Dataset entries
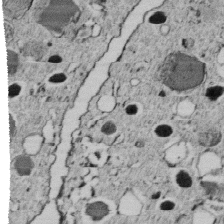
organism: C. elegans
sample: C. elegans embryo early stage
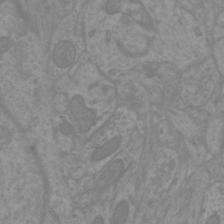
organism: Mouse
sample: Cortical neurons
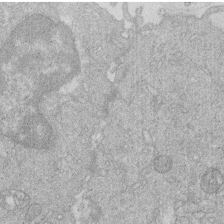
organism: Human
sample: Macrophage cells
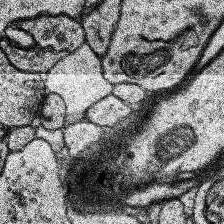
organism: Human
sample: Temporal Lobe
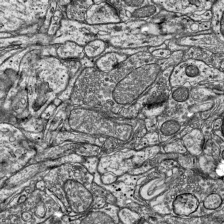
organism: Mouse
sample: Visual Cortex
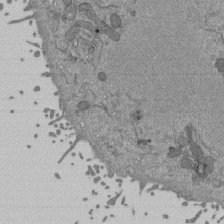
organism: Mouse
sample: ED-1 cell nuclei; centrioles
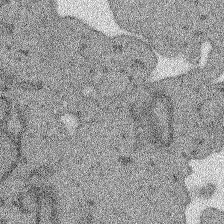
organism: Human
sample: HeLa cells
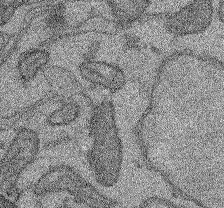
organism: Human
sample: HeLa cells
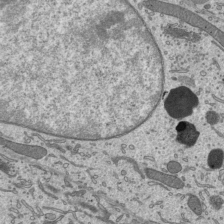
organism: Mouse
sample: Mouse epididymis efferent ductule cilia
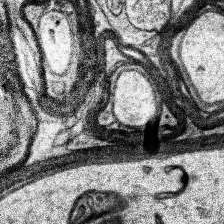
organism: Human
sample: Temporal Lobe
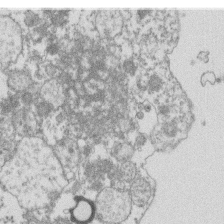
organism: Human
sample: HeLa cell HIV synapse
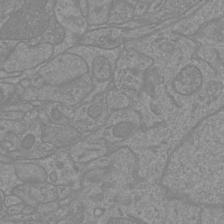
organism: Mouse
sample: Cortical neurons
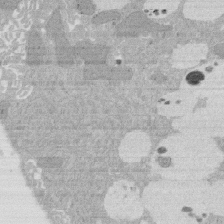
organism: Rat
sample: Salivary granule
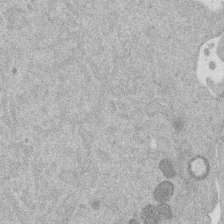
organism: Mouse
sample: Dividing mouse embryo 1 cell stage
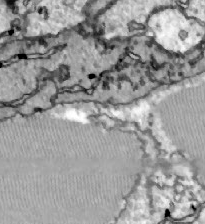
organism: Zebrafish
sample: Actinotrichia fibers
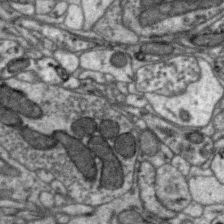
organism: Zebra finch
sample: Brain
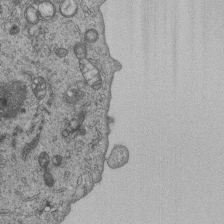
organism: Human
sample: MDA-MB-231 cells
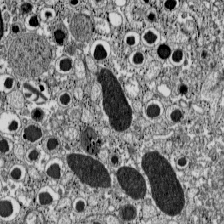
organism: C57BL Mouse
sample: Pancreatic islet
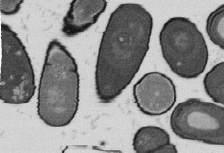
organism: B. subtilis
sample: Bacterial spore
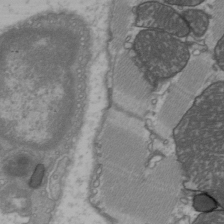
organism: C57BL Mouse
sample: Heart
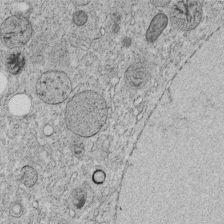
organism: C. elegans
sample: C. elegans embryo early stage
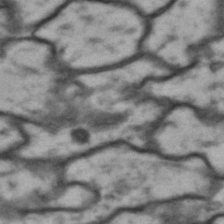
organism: Drosophila
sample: Brain
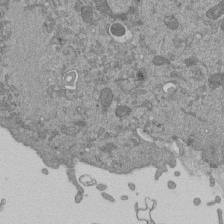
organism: Mouse
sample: ED-1 cell nuclei; centrioles
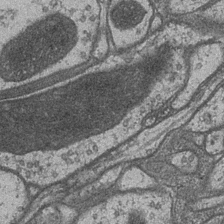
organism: Drosophila
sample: Optic medulla
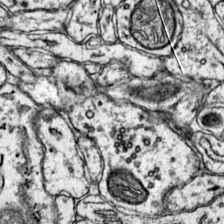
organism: Mouse
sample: Primary visual cortex
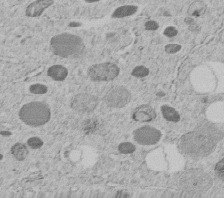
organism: C. elegans
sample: C. elegans embryo early stage
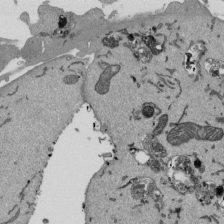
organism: Mouse
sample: ED-1 cell nuclei; centrioles
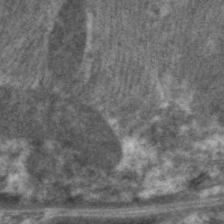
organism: C. elegans
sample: Pharynx
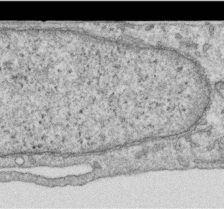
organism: Human
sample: Centriole in RPE cells
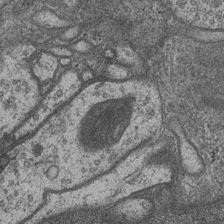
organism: Drosophila
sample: Optic medulla
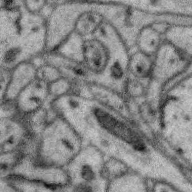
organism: Zebra finch
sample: Brain
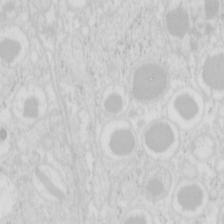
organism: Mouse
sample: Pancreas
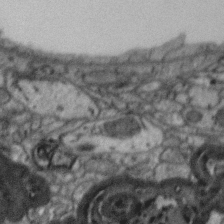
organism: Zebra finch
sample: Brain
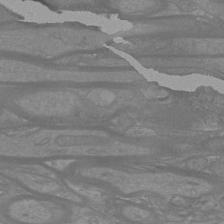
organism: Mouse
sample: Cortical neurons
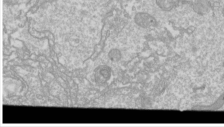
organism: Drosophila
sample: Cell division; meiosis; drosophila spermatocytes
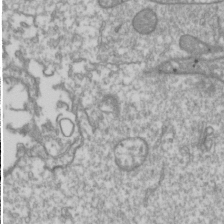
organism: Drosophila
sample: Cell division; meiosis; drosophila spermatocytes
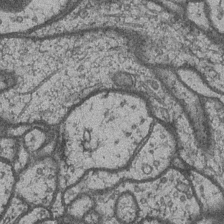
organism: Drosophila
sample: Optic medulla
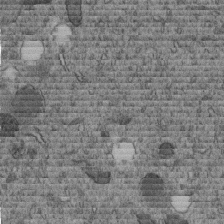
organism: C. elegans
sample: C. elegans embryo early stage
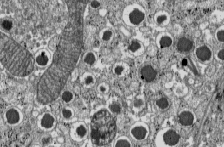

WHAT YOU WILL DO:
Please print all the data above word for word. Pictures should not appear in the copy.

SOLVED EXERCISE:
organism: C. elegans
sample: C. elegans embryo early stage
organism: Mouse
sample: Cortical neurons
organism: Human
sample: Macrophage cells
organism: Human
sample: Temporal Lobe
organism: Mouse
sample: Visual Cortex
organism: Mouse
sample: ED-1 cell nuclei; centrioles
organism: Human
sample: HeLa cells
organism: Human
sample: HeLa cells
organism: Mouse
sample: Mouse epididymis efferent ductule cilia
organism: Human
sample: Temporal Lobe
organism: Human
sample: HeLa cell HIV synapse
organism: Mouse
sample: Cortical neurons
organism: Rat
sample: Salivary granule
organism: Mouse
sample: Dividing mouse embryo 1 cell stage
organism: Zebrafish
sample: Actinotrichia fibers
organism: Zebra finch
sample: Brain
organism: Human
sample: MDA-MB-231 cells
organism: C57BL Mouse
sample: Pancreatic islet
organism: B. subtilis
sample: Bacterial spore
organism: C57BL Mouse
sample: Heart
organism: C. elegans
sample: C. elegans embryo early stage
organism: Drosophila
sample: Brain
organism: Mouse
sample: ED-1 cell nuclei; centrioles
organism: Drosophila
sample: Optic medulla
organism: Mouse
sample: Primary visual cortex
organism: C. elegans
sample: C. elegans embryo early stage
organism: Mouse
sample: ED-1 cell nuclei; centrioles
organism: C. elegans
sample: Pharynx
organism: Human
sample: Centriole in RPE cells
organism: Drosophila
sample: Optic medulla
organism: Zebra finch
sample: Brain
organism: Mouse
sample: Pancreas
organism: Zebra finch
sample: Brain
organism: Mouse
sample: Cortical neurons
organism: Drosophila
sample: Cell division; meiosis; drosophila spermatocytes
organism: Drosophila
sample: Cell division; meiosis; drosophila spermatocytes
organism: Drosophila
sample: Optic medulla
organism: C. elegans
sample: C. elegans embryo early stage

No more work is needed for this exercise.